Of course not. The Internet is not democratic, it is elitist. Ninety-five percent of the world is without Net access. Ironically it is in the poorest and most remote areas of the globe that the Internet could have most power, influence and worth.

In a small classroom in the middle of rural Africa, the Internet would be more than a useful tool, it would be a miracle.

So perhaps the biggest question we should be addressing is whether the Internet has lost its way. Whether it would have been better for it to have gone first to the third world rather than plomp itself on the desks of the chief execs of large corporations. The Internet was, and is, about community and in the Western World the idea of community is as outdated as scythes. But in the parts of the world struggling to feed itself, or stay free of intimidation and war, community is alive and well. And here the Internet could have a really obvious role.

Alerting people to oppressive regimes, saving schools the expense of text books, uniting families forced to move from country to city by poverty. These are not buzzwords, these are real Net benefits.

In the West the Internet is huge and growing bigger by the day. People are shopping on the Web, beginning to manage their finances online, checking shareprices and logging on to news sites. But still email is the biggest killer app. And the exponential rise in popularity of Instant Messaging proves that talking to each other is what we like best about the Web.

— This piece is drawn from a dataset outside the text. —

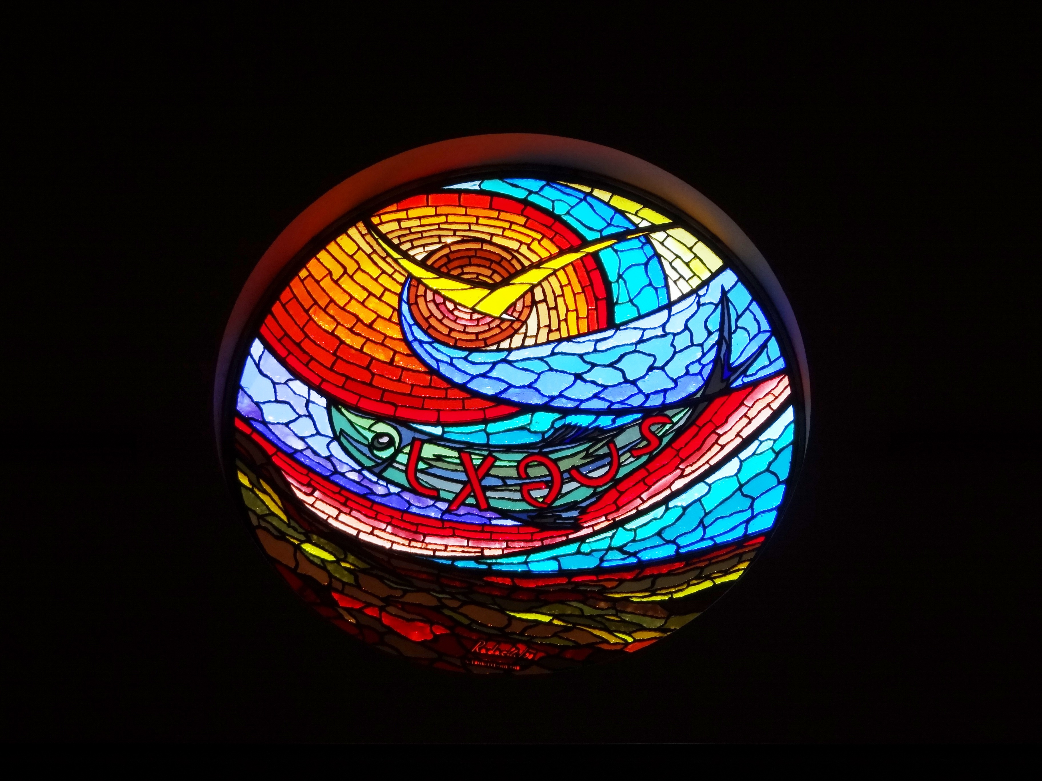 Saint Joseph's Latin Parish, Haifa Israel סיינט גוזף, הכנסייה הלטינית, שוכנת בחיפה בשדרות המגינים. מבני הקהילה כוללים ברת בית הספר כרמל בשדרות המגינים 76, מבנה הכנסייה בשדרות המגינים 78, ומבנה הקהילה בשדרות המגינים 80 אולם הכנסייה מבפנים, ויטראז חזית הכננסייה מבפנים

Compared with the hugeness and complexity of the network behind all those Web pages, email seems like a small achievement. And it is one that has little or no economic value to the large corporations.

Which is heartening news that perhaps we may yet save the Internet from the grip of capital. But just as the dreams of failed dot-com millionaires may never be realised online, so too we must remember that the human aspect of the Net will also always be limited.

Asked what he would most like to see the Internet used for, founder of ICQ Yossi Vardi, said he would like it to be used to bring peace in the Middle East.

Unfortunately, like so many of our dreams for a wired world, his reply contained the caveat that he didn't know how that could be achieved. Perhaps the future of the Internet lies not in solving the big problems of the world, but in small and less glorious victories that we may not yet even have dreamt of. It is time to stop thinking of the Web as a high-tech panacea for all our ills. Time to stop imagining we will all make our fortunes on it and just start enjoying it for what it offers today.